Sonntag, 21.10.2007

BOARDING – Ein Gespräch mit Apichatpong Weerasethakul

Nicolas Wackerbarth: As president of the jury, you had to watch all films of the FID, the Festival International du Documentaire. Did you find any time to see anything of Marseille? It’s a great city.

Apichatpong Weerasethakul: I had a chance to walk around a bit this morning, but I prefer to travel around in Asia. It’s more interesting. Europe is very boring. The architecture is very similar. When you look at the details of course not, but in general, you know, it is too democratic, I think. You see more suffering in Asia, more interesting people you can talk to.

Sure, but don’t you have more cultural life here?

It depends, what you call culture.

Well, you go to a cafe, you discuss a film with friends, you go to a museum or a concert.

That doesn’t exist there. But you have more time to think about yourself It’s a different idea of living.

So maybe we could do an interview now, what do you think?

Now? It’s not much time till we reach the airport.

I’ll just tape our conversation. Is it okay with you?

Sure…

I haven’t prepared anyhting right now, but I have seen all your films. I ´ve read in the festival journal of FID that you have also written a novel, is that correct?

I want to, but I haven’t. I just wrote articles.

So, maybe we could also print an essay of yours, if you want.

Ok, do you pay?

No.

Ok. (laughs)

That’s a principle of our magazine.

To write a novel it will take a long time, because my main focus is movies and installations. But I know it won’t last, because the money is hard to find. One dream is writing a book. You know, that could be… after I’ve failed with finding money or whatever.

In our last issue, Ulrich Köhler, a German filmmaker who is also a great admirer of your work, said he would really prefer to be a writer if he would have the skills for it or enough talent.

It is a different media. I have to learn a totally new craft. It’s not like writing a script.

How do you write a script?

I just write as I see it in my head and from the dialogue that I gather.
And it’s very different from a novel in terms of structure. That’s why my movies cannot be written, afterwards, you know. They just can’t be written.

I was curious when I heard you are interested in writing a novel, because your film are so cinematic. You really have to see them to understand them.

The script is just a map, it’s not the finished film. Hitchcock said: When you finished the script, the film is finished. But for me it’s the opposite. The script is just a playground to have something happening there. It’s so flexible.

Still your films seem very conceptual. Similar to Hitchcock.

But Hitchcock is very narrative.

Still I think not every director has a clear idea… of style. Of course Hitchcock worked with genre, crime stories, but as a director he knew exactly what he wants to tell beyond that. He has a concept and stays with it.

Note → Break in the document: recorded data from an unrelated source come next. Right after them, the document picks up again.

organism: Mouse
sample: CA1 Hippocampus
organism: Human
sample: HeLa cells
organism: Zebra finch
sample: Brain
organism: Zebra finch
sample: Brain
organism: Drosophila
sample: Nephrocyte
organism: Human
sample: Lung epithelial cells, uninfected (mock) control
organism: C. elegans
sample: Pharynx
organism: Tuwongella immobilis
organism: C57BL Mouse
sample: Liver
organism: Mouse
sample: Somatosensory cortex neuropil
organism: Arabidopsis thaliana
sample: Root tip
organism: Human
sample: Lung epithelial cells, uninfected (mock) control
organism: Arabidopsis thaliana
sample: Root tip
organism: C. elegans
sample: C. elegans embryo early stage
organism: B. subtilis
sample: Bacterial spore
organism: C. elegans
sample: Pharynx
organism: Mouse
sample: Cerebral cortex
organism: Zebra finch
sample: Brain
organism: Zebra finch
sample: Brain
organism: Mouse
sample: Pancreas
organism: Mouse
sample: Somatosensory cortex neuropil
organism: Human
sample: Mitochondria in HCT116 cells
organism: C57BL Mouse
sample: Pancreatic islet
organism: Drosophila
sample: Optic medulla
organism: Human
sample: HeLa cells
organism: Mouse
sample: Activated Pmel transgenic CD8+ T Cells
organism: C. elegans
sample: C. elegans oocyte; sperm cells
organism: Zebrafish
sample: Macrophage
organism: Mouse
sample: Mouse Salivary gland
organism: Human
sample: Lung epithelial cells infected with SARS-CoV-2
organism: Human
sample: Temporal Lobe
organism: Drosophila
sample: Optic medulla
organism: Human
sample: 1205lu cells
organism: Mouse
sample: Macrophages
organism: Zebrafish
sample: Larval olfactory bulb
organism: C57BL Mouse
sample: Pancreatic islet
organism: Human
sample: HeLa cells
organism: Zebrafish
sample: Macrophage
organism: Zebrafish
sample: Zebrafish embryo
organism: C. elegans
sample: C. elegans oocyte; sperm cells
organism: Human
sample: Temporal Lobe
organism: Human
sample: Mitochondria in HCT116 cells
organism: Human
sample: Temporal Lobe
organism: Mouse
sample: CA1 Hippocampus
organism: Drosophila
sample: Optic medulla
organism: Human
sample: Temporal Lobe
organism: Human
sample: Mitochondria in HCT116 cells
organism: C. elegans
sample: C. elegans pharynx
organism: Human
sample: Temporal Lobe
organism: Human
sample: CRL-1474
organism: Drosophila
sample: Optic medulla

Hichcock is a master of tricks. I like his films, but he is a master of his own time. We have to find a way for the new kind of cinema. You know, Hitchcock is dead. (laughs) I admire him, but it is not my generation. When you look at a Minnelli film, it is also a super film. Those films are super, narrative-wise, structure-wise and also regarding the conceptual things… But we obviously have moved to another level of conceptual films than regular Hollywood. And Hollywood is becoming worse, like a decay of narrative.

So you have the feeling that narration is in a crisis?

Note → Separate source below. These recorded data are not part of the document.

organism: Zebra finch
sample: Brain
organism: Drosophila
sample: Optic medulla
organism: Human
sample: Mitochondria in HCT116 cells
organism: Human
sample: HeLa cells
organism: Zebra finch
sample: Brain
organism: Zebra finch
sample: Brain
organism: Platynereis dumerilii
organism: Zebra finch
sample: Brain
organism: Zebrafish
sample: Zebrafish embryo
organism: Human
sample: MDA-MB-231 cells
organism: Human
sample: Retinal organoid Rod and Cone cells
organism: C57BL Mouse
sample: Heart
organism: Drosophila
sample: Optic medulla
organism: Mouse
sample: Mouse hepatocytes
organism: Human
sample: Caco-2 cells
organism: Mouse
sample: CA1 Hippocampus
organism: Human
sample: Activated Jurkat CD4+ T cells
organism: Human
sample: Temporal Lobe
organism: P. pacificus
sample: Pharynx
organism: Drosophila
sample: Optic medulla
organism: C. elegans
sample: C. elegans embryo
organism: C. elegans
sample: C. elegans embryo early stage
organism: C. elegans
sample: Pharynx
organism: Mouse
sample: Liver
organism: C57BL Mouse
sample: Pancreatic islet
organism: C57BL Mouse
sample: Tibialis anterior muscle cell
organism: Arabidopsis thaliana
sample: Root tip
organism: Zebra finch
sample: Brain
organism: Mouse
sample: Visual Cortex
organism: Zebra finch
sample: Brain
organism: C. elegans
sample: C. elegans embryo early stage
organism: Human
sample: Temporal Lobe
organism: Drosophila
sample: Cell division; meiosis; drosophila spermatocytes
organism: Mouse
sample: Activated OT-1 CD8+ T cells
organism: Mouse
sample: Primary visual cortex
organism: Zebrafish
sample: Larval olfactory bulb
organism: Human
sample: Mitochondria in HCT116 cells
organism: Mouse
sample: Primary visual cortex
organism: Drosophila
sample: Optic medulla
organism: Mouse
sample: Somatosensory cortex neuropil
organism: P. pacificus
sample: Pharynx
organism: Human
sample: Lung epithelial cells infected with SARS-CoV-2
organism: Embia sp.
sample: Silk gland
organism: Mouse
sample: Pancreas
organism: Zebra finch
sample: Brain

Yes. But for me I try to overlook that and I just try to work on my own way. It’s not like a quest for a new form, it’s just a quest not to attach to all those narratives. I am trying to challenge my own feelings to a film, that’s more honest. If you try to break a taboo or to find a new structure, I think, the work will become pretty hard and cold.

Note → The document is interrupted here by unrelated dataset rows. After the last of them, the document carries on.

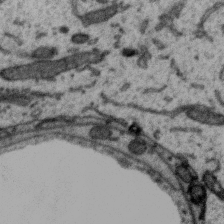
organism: Zebra finch
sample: Brain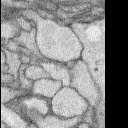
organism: Rabbit
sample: Retina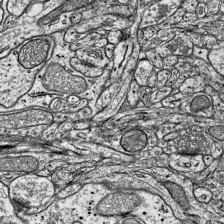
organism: Mouse
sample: Visual Cortex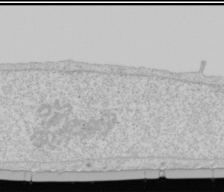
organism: Human
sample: Mitochondria in U2OS cells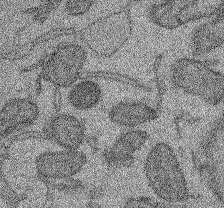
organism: Human
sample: HeLa cells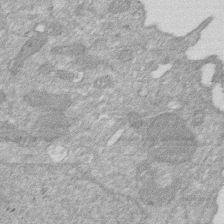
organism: Human
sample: HIV infected U937 cells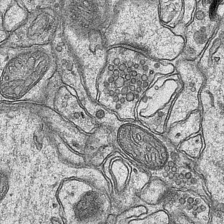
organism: Mouse
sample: CA1 Hippocampus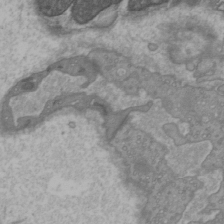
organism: C57BL Mouse
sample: Heart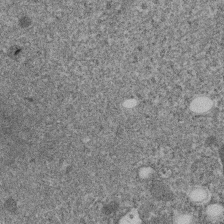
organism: C. elegans
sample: C. elegans embryo early stage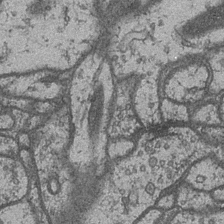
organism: Drosophila
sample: Optic medulla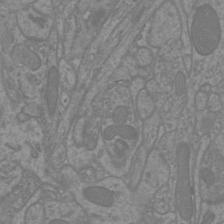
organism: Mouse
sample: Cortical neurons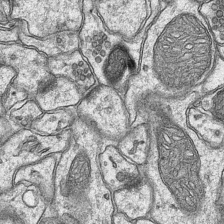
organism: Mouse
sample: CA1 Hippocampus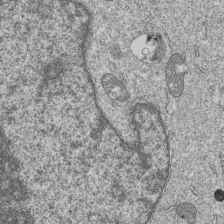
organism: Human
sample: MDA-MB-231 cells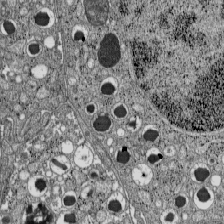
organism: C57BL Mouse
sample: Pancreatic islet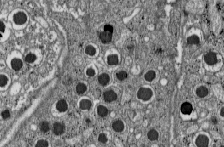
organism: C57BL Mouse
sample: Pancreatic islet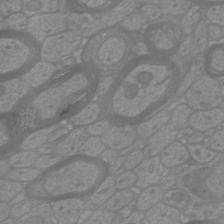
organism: Mouse
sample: Cortical neurons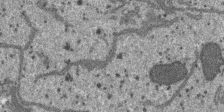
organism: Human
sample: Lung epithelial cells infected with SARS-CoV-2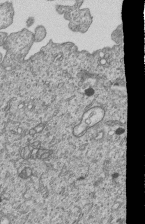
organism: Human
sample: MDA-MB-231 cells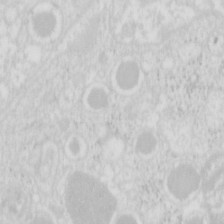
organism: Mouse
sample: Pancreas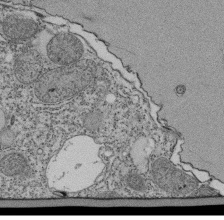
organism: Tetrahymena
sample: Cilia in tetrahymena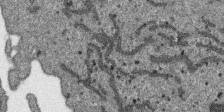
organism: Human
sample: Lung epithelial cells infected with SARS-CoV-2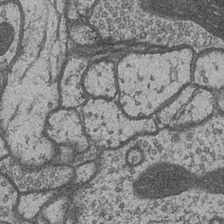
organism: Drosophila
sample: Optic medulla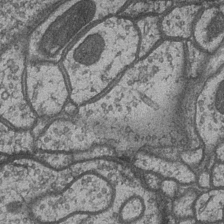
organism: Drosophila
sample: Optic medulla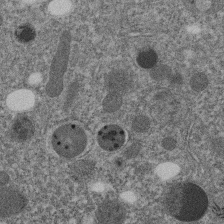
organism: C. elegans
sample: C. elegans embryo early stage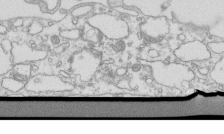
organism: Mouse
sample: Macrophages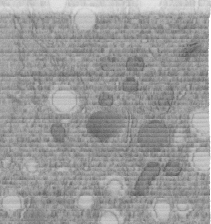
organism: C. elegans
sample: C. elegans embryo early stage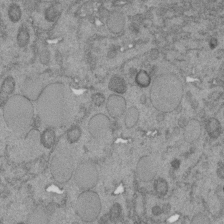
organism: C. elegans
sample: C. elegans embryo early stage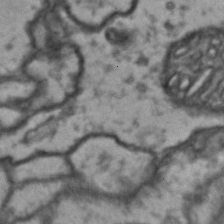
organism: Drosophila
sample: Brain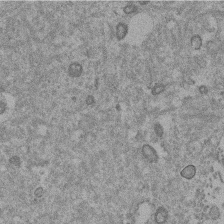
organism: Mouse
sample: Dividing mouse embryo 1 cell stage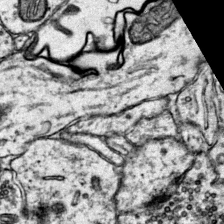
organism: Mouse
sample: Primary visual cortex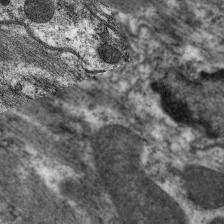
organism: C. elegans
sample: Pharynx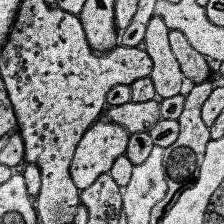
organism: Human
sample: Temporal Lobe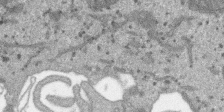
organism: Human
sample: Lung epithelial cells infected with SARS-CoV-2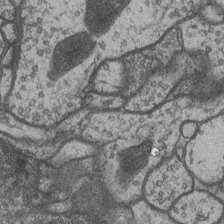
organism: Drosophila
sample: Optic medulla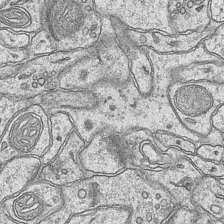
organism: Mouse
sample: CA1 Hippocampus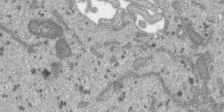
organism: Human
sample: Lung epithelial cells infected with SARS-CoV-2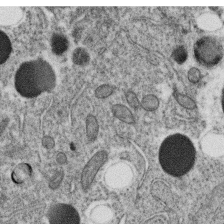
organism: C. elegans
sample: C. elegans oocyte; sperm cells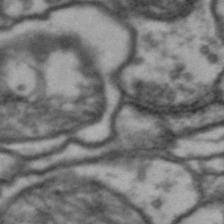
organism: Drosophila
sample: Brain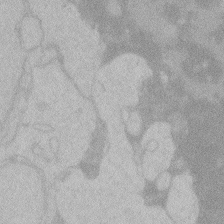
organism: Zebrafish
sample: Macrophage infected with Toxoplasma gondii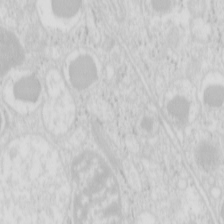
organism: Mouse
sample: Pancreas

I was asking myself why your films work. They are so free, but they are still held together. The answer could be: Because everything I see is very personal.

Well, it works for me, it works for you, maybe it works for someone else too, but in different ways. I have my own code in a film. You can look at the film and you have your own code, too. And Thai people have their own interpretation as well. That’s something that can’t be translated in subtitles. It doesn’t mean that it makes it less approachable for other foreigners.

There is such a softness, everything seems to be very gentle and the actors are… there is a certain open minded atmosphere around them.

Because that’s the film I want to see. I liked to see many Hollywood films, I still enjoy it, but I can’t make those films myself.

But also compared to other artistically ambitious films from Europe or like Bresson for example… You don’t have any judgement in your films, you don’t separate, you bring certain things together that are often regarded as inappeasable.

I think that the problem is that people try too much to become academic. The culture of film criticism is very corrupt. I think it corrupted cinema. Because if you analyse, it loses something…. I mean for the filmmaker who cares so much about criticism. For me everyone has their own conservative way. For me my conservativsm is just to do a film for myself and to make sure that I can express my own feelings to this film. That’s my rule. But for someone like Bresson… he trapped himself by having so many rules. I found it very conservative, you know… But that’s his own problem, for me it’s not. So everyone has their own rules and sometimes…

So again, what exactly is your orientation in your work?

My feelings, my feelings…

But filming is so stressfull, there is the camera, the lights have to be set… you have to organise everything…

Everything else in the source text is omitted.